M1 growth crashed however on a monthly basis, largely from a drop-off in demand deposits. Broad money growth was better, but only due to higher savings deposits offsetting falls in other money substitutes, but particularly in forex deposits.

This isn’t necessarily an indication of money leaving the country however, as the amount was relatively small (-RM1.5b) and because official reserves went up by RM9 billion (RM millions):

02_reserves

The banking system’s net external position also looks pretty good (RM millions):

03_nfa

On the credit side, loans continue to hold up at a double digit pace (log annual and monthly changes):

04_loans

…driven mainly by non-household borrowing (log annual and monthly changes):

05_loans_sec

After the scare that BNM put into banks and borrowers alike with the new lending guidelines put in place in January, loan demand and credit conditions appear to have returned to pre-January trends:

06_loan_appr

While credit standards are tighter than they were before the Great Recession, we’re looking at loan approvals back at the same pace as the past two years. This is more or less what the literature on macro-prudential measures suggests – at best, they act like temporary speed-bumps and no more. We’ll need to see some confirmation from June data to be sure however.

All this while lending margins are continuing to be squeezed, as average lending rates continue to bottom-feed:

07_avg

With respect to other interest rates, MGS yields indicate there’s still demand coming in for government securities:

08_mgs

…and while the rate of pickup has fallen off, foreign buying is still respectable (log annual and monthly changes):

09_rentas

Higher prices and lower yields could also be a reflection of reduced supply, as issuance of government securities (ex-BNM bills) up to May is 9.8% lower than a year ago (RM billions):

10_psbr

Having said all that, an interesting thought struck me – is the rate of borrowing excessive? We’ve heard all about household borrowing getting above 70% of GDP, but what about overall borrowing?
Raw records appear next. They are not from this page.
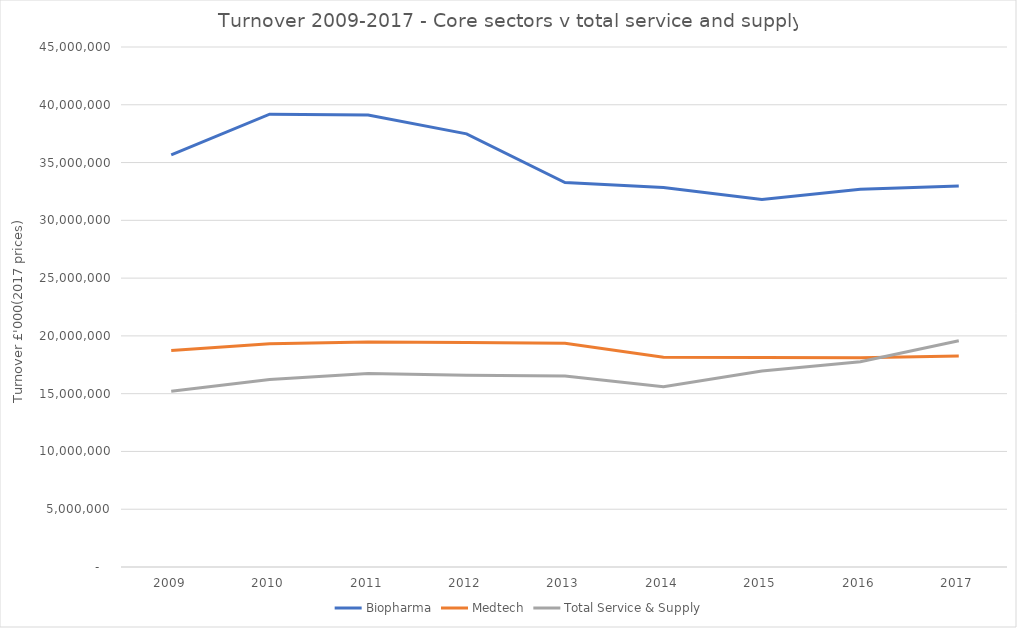
| Category | Biopharma | Medtech | Total Service & Supply |
|---|---|---|---|
| 2009 | 35674213 | 18725695 | 15200553 |
| 2010 | 39186617 | 19311957 | 16230374 |
| 2011 | 39115172 | 19478081 | 16748553 |
| 2012 | 37483753 | 19437837 | 16599500 |
| 2013 | 33276392 | 19372019 | 16536705 |
| 2014 | 32833785 | 18142369 | 15602170 |
| 2015 | 31797264 | 18123877 | 16955439 |
| 2016 | 32698429 | 18105015 | 17761154 |
| 2017 | 32968443 | 18261551 | 19580778 |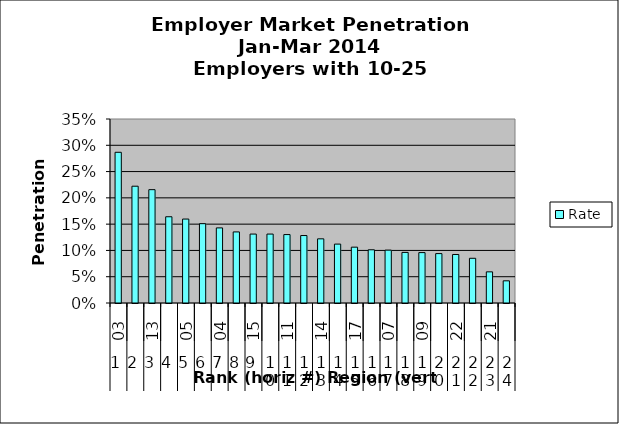
| Category | Rate |
|---|---|
| 0 | 0.287 |
| 1 | 0.222 |
| 2 | 0.216 |
| 3 | 0.164 |
| 4 | 0.16 |
| 5 | 0.151 |
| 6 | 0.143 |
| 7 | 0.135 |
| 8 | 0.131 |
| 9 | 0.131 |
| 10 | 0.13 |
| 11 | 0.128 |
| 12 | 0.122 |
| 13 | 0.112 |
| 14 | 0.106 |
| 15 | 0.101 |
| 16 | 0.101 |
| 17 | 0.096 |
| 18 | 0.096 |
| 19 | 0.094 |
| 20 | 0.092 |
| 21 | 0.085 |
| 22 | 0.059 |
| 23 | 0.042 |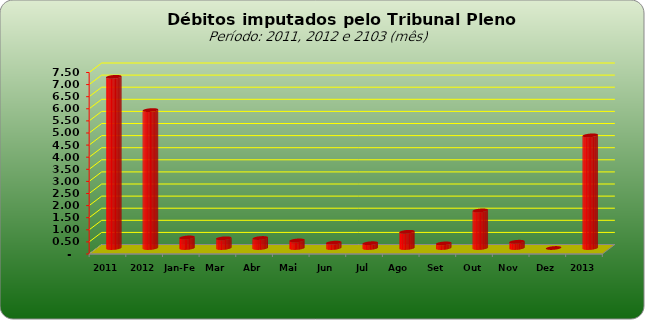
| Category |  7.073.154,74   5.698.720,25   436.112,79   401.482,76   413.229,26   313.253,71   220.510,24   197.835,92   670.047,46   189.705,54   1.552.892,31   258.515,72   -     4.653.585,71  |
|---|---|
| 2011 | 7073154.74 |
| 2012 | 5698720.25 |
| Jan-Fev | 436112.79 |
| Mar | 401482.76 |
| Abr | 413229.26 |
| Mai | 313253.71 |
| Jun | 220510.24 |
| Jul | 197835.92 |
| Ago | 670047.46 |
| Set | 189705.54 |
| Out | 1552892.31 |
| Nov | 258515.72 |
| Dez | 0 |
| 2013 | 4653585.71 |

Based on loans alone, it doesn’t look like it, at least relative to the 1990s (loans to nominal GDP; total financing to nominal GDP (includes PDS)):

11_loans

That big spike you see started in 1996 and peaked in 1997 before coming off in 1998-99. By those standards, current debt levels aren’t nearly as big.

However, it’s not a completely accurate picture as it doesn’t include non-bank lending or non-bank holdings of private debt securities. These measures also doesn’t account for external corporate borrowings, which is significant – almost all of Malaysia’s external debt is private sector debt, amounting to an additional RM146.9 billion (ex-government, ex-banking sector).

Nevertheless, it looks as if having gone on a diet post-1998, Malaysian Inc is borrowing again. So far though, its at a pace that is only slightly faster than income growth which suggests the pace is sustainable. But I think I’ve found my research project for this month.

Technical Notes:

Monetary and interest rate data from the May 2012 Monthly Statistical Bulletin from Bank Negara Malaysia.

1 comment:

  1. Thanks Hishamh Im into economics chart porn and this is as good as its gets. In America they talk about lack of 'velocity' of money in the system and how the drop in borrowing by business and individuals has kept inflation and economic growth down despite massive stimulus injections by the Fed. Do you see Inflation in Malaysia under control based on the fact we have typical private sector lending going on?